Segment Open

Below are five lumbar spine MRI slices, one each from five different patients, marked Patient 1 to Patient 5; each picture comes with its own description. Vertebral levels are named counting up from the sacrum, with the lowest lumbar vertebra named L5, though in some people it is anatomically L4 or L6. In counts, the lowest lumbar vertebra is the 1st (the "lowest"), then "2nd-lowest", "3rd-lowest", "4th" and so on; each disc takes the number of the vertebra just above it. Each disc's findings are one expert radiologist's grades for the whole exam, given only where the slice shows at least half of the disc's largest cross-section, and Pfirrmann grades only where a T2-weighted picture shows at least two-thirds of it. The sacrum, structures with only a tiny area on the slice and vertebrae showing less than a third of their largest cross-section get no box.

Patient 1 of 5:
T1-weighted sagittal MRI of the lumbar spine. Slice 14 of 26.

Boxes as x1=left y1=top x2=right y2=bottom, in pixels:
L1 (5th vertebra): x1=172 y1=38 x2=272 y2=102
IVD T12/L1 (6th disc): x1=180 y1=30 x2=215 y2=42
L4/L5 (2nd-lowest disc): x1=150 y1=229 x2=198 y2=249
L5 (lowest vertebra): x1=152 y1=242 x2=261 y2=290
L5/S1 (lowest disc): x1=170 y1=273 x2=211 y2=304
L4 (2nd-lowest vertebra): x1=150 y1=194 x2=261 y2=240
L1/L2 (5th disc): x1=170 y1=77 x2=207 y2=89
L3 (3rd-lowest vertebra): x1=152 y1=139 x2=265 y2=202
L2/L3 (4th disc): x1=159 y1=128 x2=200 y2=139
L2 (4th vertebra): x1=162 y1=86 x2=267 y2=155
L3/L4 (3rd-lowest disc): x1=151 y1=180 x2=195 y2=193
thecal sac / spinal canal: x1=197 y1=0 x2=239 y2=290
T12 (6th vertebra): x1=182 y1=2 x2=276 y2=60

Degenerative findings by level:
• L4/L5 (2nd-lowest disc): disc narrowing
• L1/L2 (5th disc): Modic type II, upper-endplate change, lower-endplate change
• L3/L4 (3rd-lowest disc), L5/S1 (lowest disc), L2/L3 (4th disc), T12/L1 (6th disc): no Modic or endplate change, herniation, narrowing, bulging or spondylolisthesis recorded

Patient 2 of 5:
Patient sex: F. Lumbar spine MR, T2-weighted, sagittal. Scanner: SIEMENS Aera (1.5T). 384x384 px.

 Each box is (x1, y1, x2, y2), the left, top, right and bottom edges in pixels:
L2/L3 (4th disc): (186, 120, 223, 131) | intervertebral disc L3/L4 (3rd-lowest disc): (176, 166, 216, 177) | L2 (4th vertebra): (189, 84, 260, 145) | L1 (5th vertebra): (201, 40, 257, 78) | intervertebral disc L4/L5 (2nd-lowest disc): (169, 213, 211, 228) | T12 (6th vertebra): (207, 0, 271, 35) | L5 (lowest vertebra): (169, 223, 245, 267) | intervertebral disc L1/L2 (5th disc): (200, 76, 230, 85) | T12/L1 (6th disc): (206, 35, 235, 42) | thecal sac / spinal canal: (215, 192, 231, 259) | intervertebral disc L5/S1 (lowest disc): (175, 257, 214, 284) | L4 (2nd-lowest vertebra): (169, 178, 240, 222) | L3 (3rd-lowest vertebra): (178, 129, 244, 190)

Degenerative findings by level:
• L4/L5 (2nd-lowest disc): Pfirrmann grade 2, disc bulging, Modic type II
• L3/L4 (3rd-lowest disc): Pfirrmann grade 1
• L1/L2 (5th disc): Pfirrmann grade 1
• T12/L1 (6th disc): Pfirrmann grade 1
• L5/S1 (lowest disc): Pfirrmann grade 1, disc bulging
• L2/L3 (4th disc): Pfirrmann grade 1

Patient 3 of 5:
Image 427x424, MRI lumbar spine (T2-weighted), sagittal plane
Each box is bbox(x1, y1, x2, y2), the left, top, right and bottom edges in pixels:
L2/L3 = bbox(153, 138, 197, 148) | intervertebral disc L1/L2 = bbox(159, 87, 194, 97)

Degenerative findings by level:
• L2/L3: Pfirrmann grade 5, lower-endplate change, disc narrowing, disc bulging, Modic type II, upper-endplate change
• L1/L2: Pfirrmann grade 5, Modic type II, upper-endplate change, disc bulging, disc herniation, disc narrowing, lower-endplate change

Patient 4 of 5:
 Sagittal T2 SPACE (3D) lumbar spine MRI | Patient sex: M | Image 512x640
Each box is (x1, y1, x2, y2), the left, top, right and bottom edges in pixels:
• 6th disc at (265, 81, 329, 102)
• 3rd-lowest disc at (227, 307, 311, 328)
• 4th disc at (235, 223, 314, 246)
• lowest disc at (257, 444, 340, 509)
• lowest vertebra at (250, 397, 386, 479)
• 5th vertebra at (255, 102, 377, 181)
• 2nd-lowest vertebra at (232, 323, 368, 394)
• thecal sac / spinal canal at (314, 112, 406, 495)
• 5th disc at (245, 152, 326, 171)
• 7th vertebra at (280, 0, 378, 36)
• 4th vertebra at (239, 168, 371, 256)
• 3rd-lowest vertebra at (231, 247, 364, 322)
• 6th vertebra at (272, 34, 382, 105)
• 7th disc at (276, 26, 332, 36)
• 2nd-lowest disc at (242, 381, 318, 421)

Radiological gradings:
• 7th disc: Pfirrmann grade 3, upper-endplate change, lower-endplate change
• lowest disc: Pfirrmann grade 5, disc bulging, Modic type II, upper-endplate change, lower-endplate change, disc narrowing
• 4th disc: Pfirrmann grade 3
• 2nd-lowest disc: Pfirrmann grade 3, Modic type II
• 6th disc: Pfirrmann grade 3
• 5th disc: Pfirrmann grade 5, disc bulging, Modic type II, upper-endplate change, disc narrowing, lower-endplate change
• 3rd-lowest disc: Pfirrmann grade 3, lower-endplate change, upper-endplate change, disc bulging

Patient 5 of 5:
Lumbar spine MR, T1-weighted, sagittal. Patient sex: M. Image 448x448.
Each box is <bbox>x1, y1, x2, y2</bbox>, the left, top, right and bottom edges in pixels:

Segment Closed

» WORK REQUIRED
This exercise requires an exact copy of all the records.

» SOLUTION TO THE EXERCISE
Below are five lumbar spine MRI slices, one each from five different patients, marked Patient 1 to Patient 5; each picture comes with its own description. Vertebral levels are named counting up from the sacrum, with the lowest lumbar vertebra named L5, though in some people it is anatomically L4 or L6. In counts, the lowest lumbar vertebra is the 1st (the "lowest"), then "2nd-lowest", "3rd-lowest", "4th" and so on; each disc takes the number of the vertebra just above it. Each disc's findings are one expert radiologist's grades for the whole exam, given only where the slice shows at least half of the disc's largest cross-section, and Pfirrmann grades only where a T2-weighted picture shows at least two-thirds of it. The sacrum, structures with only a tiny area on the slice and vertebrae showing less than a third of their largest cross-section get no box.

Patient 1 of 5:
T1-weighted sagittal MRI of the lumbar spine. Slice 14 of 26.

Boxes as x1=left y1=top x2=right y2=bottom, in pixels:
L1 (5th vertebra): x1=172 y1=38 x2=272 y2=102
IVD T12/L1 (6th disc): x1=180 y1=30 x2=215 y2=42
L4/L5 (2nd-lowest disc): x1=150 y1=229 x2=198 y2=249
L5 (lowest vertebra): x1=152 y1=242 x2=261 y2=290
L5/S1 (lowest disc): x1=170 y1=273 x2=211 y2=304
L4 (2nd-lowest vertebra): x1=150 y1=194 x2=261 y2=240
L1/L2 (5th disc): x1=170 y1=77 x2=207 y2=89
L3 (3rd-lowest vertebra): x1=152 y1=139 x2=265 y2=202
L2/L3 (4th disc): x1=159 y1=128 x2=200 y2=139
L2 (4th vertebra): x1=162 y1=86 x2=267 y2=155
L3/L4 (3rd-lowest disc): x1=151 y1=180 x2=195 y2=193
thecal sac / spinal canal: x1=197 y1=0 x2=239 y2=290
T12 (6th vertebra): x1=182 y1=2 x2=276 y2=60

Degenerative findings by level:
• L4/L5 (2nd-lowest disc): disc narrowing
• L1/L2 (5th disc): Modic type II, upper-endplate change, lower-endplate change
• L3/L4 (3rd-lowest disc), L5/S1 (lowest disc), L2/L3 (4th disc), T12/L1 (6th disc): no Modic or endplate change, herniation, narrowing, bulging or spondylolisthesis recorded

Patient 2 of 5:
Patient sex: F. Lumbar spine MR, T2-weighted, sagittal. Scanner: SIEMENS Aera (1.5T). 384x384 px.

 Each box is (x1, y1, x2, y2), the left, top, right and bottom edges in pixels:
L2/L3 (4th disc): (186, 120, 223, 131) | intervertebral disc L3/L4 (3rd-lowest disc): (176, 166, 216, 177) | L2 (4th vertebra): (189, 84, 260, 145) | L1 (5th vertebra): (201, 40, 257, 78) | intervertebral disc L4/L5 (2nd-lowest disc): (169, 213, 211, 228) | T12 (6th vertebra): (207, 0, 271, 35) | L5 (lowest vertebra): (169, 223, 245, 267) | intervertebral disc L1/L2 (5th disc): (200, 76, 230, 85) | T12/L1 (6th disc): (206, 35, 235, 42) | thecal sac / spinal canal: (215, 192, 231, 259) | intervertebral disc L5/S1 (lowest disc): (175, 257, 214, 284) | L4 (2nd-lowest vertebra): (169, 178, 240, 222) | L3 (3rd-lowest vertebra): (178, 129, 244, 190)

Degenerative findings by level:
• L4/L5 (2nd-lowest disc): Pfirrmann grade 2, disc bulging, Modic type II
• L3/L4 (3rd-lowest disc): Pfirrmann grade 1
• L1/L2 (5th disc): Pfirrmann grade 1
• T12/L1 (6th disc): Pfirrmann grade 1
• L5/S1 (lowest disc): Pfirrmann grade 1, disc bulging
• L2/L3 (4th disc): Pfirrmann grade 1

Patient 3 of 5:
Image 427x424, MRI lumbar spine (T2-weighted), sagittal plane
Each box is bbox(x1, y1, x2, y2), the left, top, right and bottom edges in pixels:
L2/L3 = bbox(153, 138, 197, 148) | intervertebral disc L1/L2 = bbox(159, 87, 194, 97)

Degenerative findings by level:
• L2/L3: Pfirrmann grade 5, lower-endplate change, disc narrowing, disc bulging, Modic type II, upper-endplate change
• L1/L2: Pfirrmann grade 5, Modic type II, upper-endplate change, disc bulging, disc herniation, disc narrowing, lower-endplate change

Patient 4 of 5:
 Sagittal T2 SPACE (3D) lumbar spine MRI | Patient sex: M | Image 512x640
Each box is (x1, y1, x2, y2), the left, top, right and bottom edges in pixels:
• 6th disc at (265, 81, 329, 102)
• 3rd-lowest disc at (227, 307, 311, 328)
• 4th disc at (235, 223, 314, 246)
• lowest disc at (257, 444, 340, 509)
• lowest vertebra at (250, 397, 386, 479)
• 5th vertebra at (255, 102, 377, 181)
• 2nd-lowest vertebra at (232, 323, 368, 394)
• thecal sac / spinal canal at (314, 112, 406, 495)
• 5th disc at (245, 152, 326, 171)
• 7th vertebra at (280, 0, 378, 36)
• 4th vertebra at (239, 168, 371, 256)
• 3rd-lowest vertebra at (231, 247, 364, 322)
• 6th vertebra at (272, 34, 382, 105)
• 7th disc at (276, 26, 332, 36)
• 2nd-lowest disc at (242, 381, 318, 421)

Radiological gradings:
• 7th disc: Pfirrmann grade 3, upper-endplate change, lower-endplate change
• lowest disc: Pfirrmann grade 5, disc bulging, Modic type II, upper-endplate change, lower-endplate change, disc narrowing
• 4th disc: Pfirrmann grade 3
• 2nd-lowest disc: Pfirrmann grade 3, Modic type II
• 6th disc: Pfirrmann grade 3
• 5th disc: Pfirrmann grade 5, disc bulging, Modic type II, upper-endplate change, disc narrowing, lower-endplate change
• 3rd-lowest disc: Pfirrmann grade 3, lower-endplate change, upper-endplate change, disc bulging

Patient 5 of 5:
Lumbar spine MR, T1-weighted, sagittal. Patient sex: M. Image 448x448.
Each box is <bbox>x1, y1, x2, y2</bbox>, the left, top, right and bottom edges in pixels:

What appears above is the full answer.